As this was the first time that the Canopus and Ramses systems were being deployed, UTEC field personnel needed training in how to operate the systems. Lockdown and travel restrictions due to the pandemic presented a major challenge, resulting in training having to be done remotely.

iXblue designed a programme consisting of two training sessions, feedback from which identified changes necessary for easier operation. For instance, field staff felt that the user interface for the system was inefficient. They provided a list of improvements that were subsequently implemented by iXblue’s software developers. The improvements were then successfully tested by some of the field staff operating the software on iXblue’s test vessel via a remote-control link.

Further actions included the deployment of an iXblue engineer on the installation vessel to oversee the initial stages of the programme. Additionally, a satcom link was established between onshore iXblue specialists and the actual Ramses units fitted to the ROVs. This enabled the onshore support team to configure and operate the system directly should the offshore personnel encounter problems. Although the link was not required, it was proved operational and thus provides an option for reducing the number of offshore personnel needed on future projects.


When deploying new systems for the first time, there is always the potential for reliability issues. UTEC and iXblue considered the consequences of multiple failures caused by design or manufacturing faults and implemented several measures to minimise the risk of potential failures; these included ensuring that more spare units than normal were on the vessel.

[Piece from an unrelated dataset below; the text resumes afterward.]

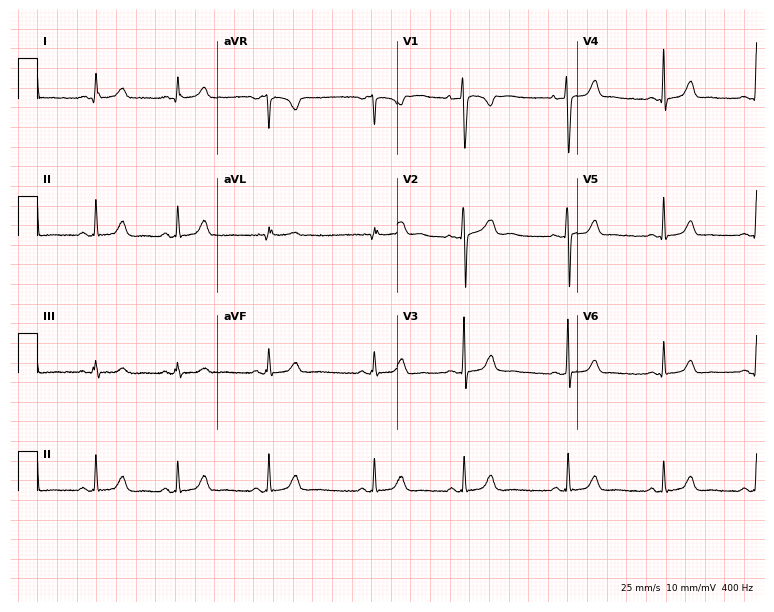
Electrocardiogram, a female patient, 21 years old. Of the six screened findings (first-degree AV block, right bundle branch block, left bundle branch block, sinus bradycardia, atrial fibrillation, sinus tachycardia), none is recorded.
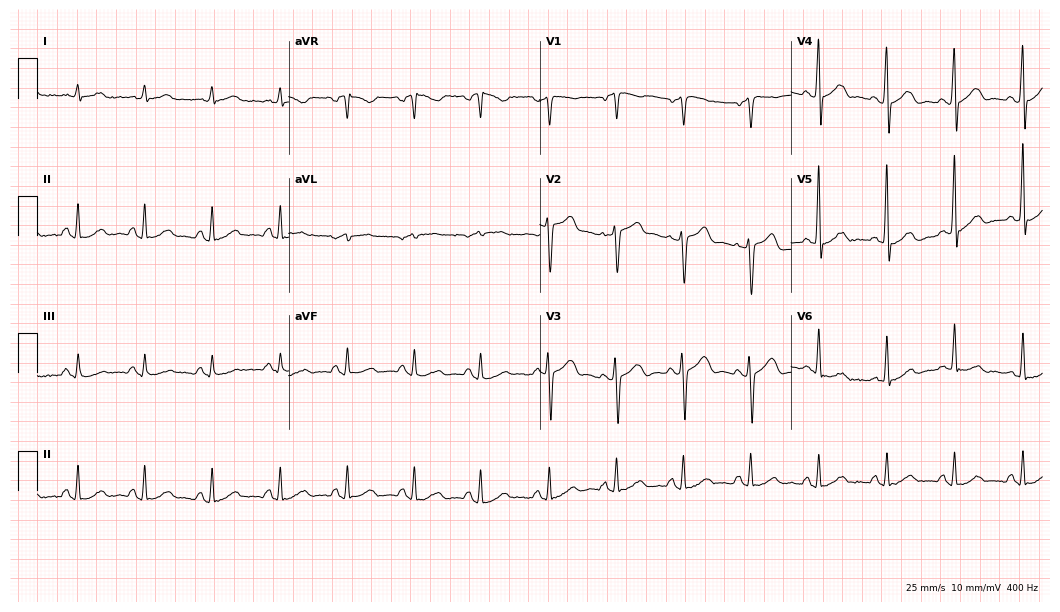
12-lead ECG from a man, 47 years old. Labelled as a normal ECG.

More importantly, iXblue’s design and manufacturing procedures were audited by UTEC using a process more rigorous than that typically used for audits of routinely used equipment. Again, these audits had to be carried out remotely; however, iXblue’s electronic quality assurance and control systems enabled the audits to run smoothly and provided assurance of system reliability.

Project outcome

By undertaking a detailed risk assessment and implementing mitigation measures, UTEC was able to successfully deploy the Canopus and Ramses positioning system on the project. And the system performed excellently: predicted time and cost savings were achieved, and a wealth of experience, to be used on future projects, was gained by all parties.

“Both UTEC and iXblue had to commit the people and time to ensure a successful first-use of Canopus and Ramses. We now have the knowledge and experience that enable us to offer this system for other projects. The risk assessment process will be applied to future first uses of new systems. We anticipate that this will enable us to provide additional cost-saving solutions for our customers,” comments Paul Smith, Group Managing Director at UTEC.

Olivier Cervantes, VP Energy Market at iXblue, concurs.  “I agree with Paul and add that I was impressed by the commitment of the UTEC teams in the quality audit of our system and how they have challenged our technical teams. Converting risk taking into value creation through a careful assessment of potential issues was one of the challenge, all of this during an historical global pandemic. Spirit of teamwork, trust and the willingness towards an improved solution, allowed us to push the limits of the technologies, bringing an “open architecture” Sparse LBL to the market standard.”